=== WORK REQUIRED ===
Give the entries back exactly, dropping each image.

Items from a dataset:
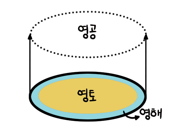 영토와 영해의 상공인 영공의 범위를 나타낸 그림
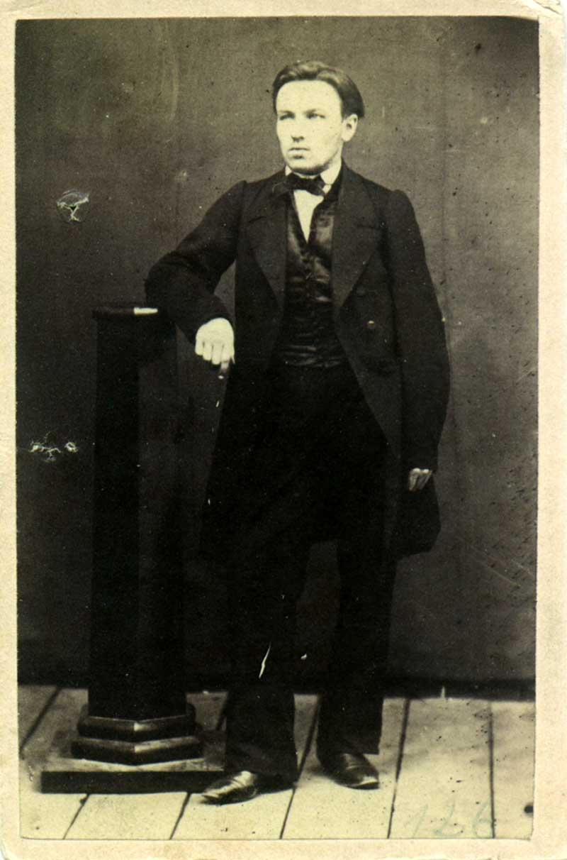 Беларуская (тарашкевіца): Партрэт Кастуся Каліноўскага (Kastuś Kalinoŭski) (?) [1]
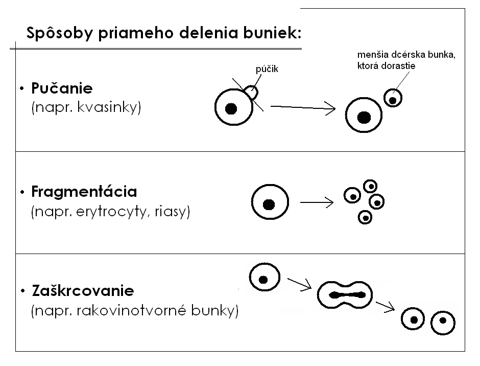 Amitóza - príklady priameho delenia buniek
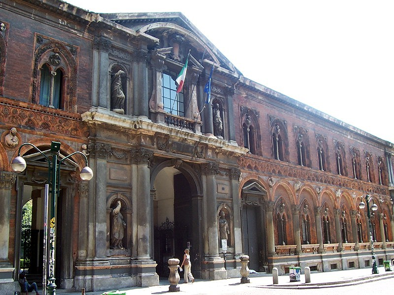 Milano - Cà Granda (Università Statale)
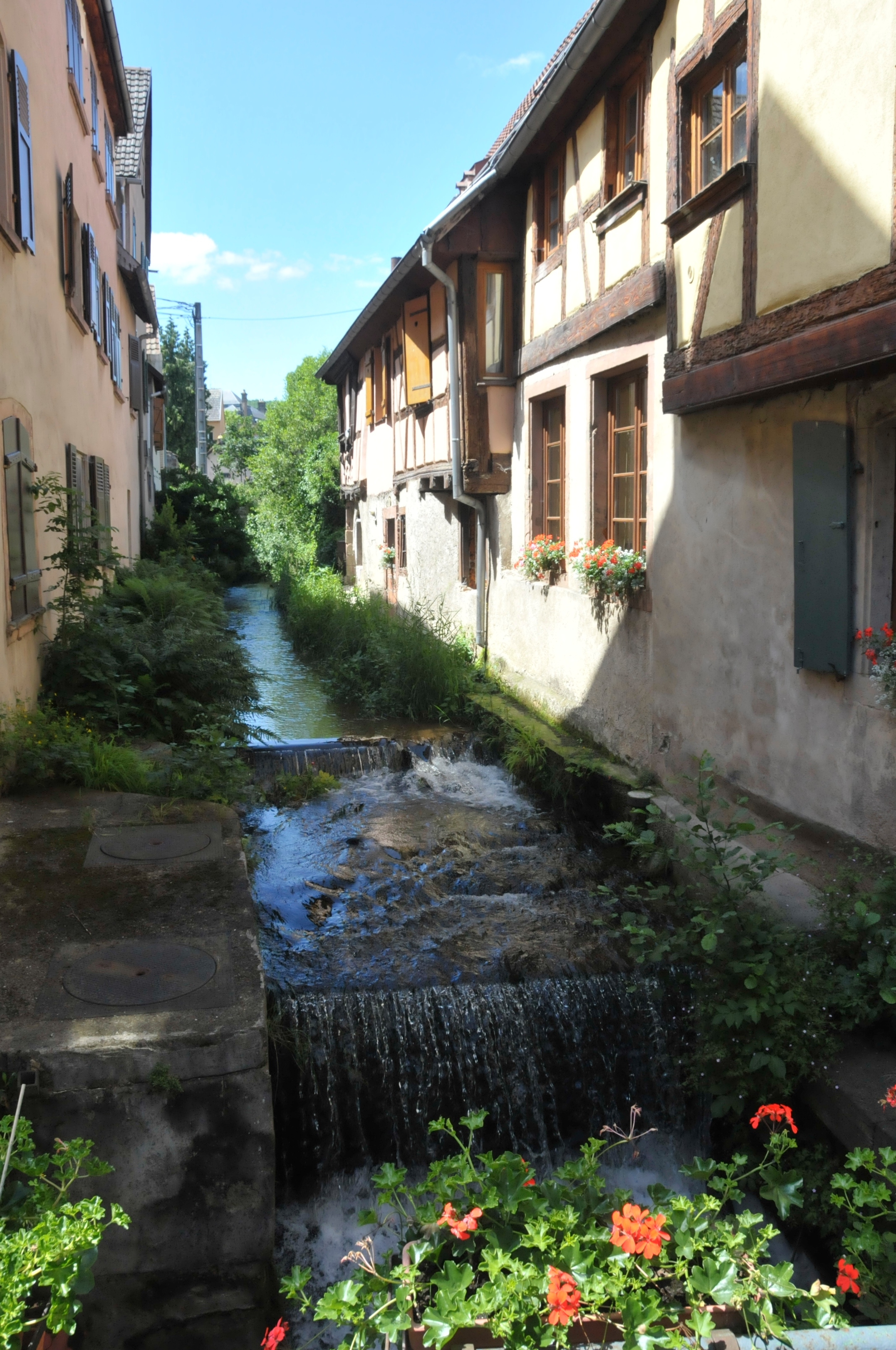 Barr (Elsass), die Kirneck kurz vor Eintritt in den unterirdischen Kanal

=== YOUR SOLUTION ===
 영토와 영해의 상공인 영공의 범위를 나타낸 그림
 Беларуская (тарашкевіца): Партрэт Кастуся Каліноўскага (Kastuś Kalinoŭski) (?) [1]
 Amitóza - príklady priameho delenia buniek
 Milano - Cà Granda (Università Statale)
 Barr (Elsass), die Kirneck kurz vor Eintritt in den unterirdischen Kanal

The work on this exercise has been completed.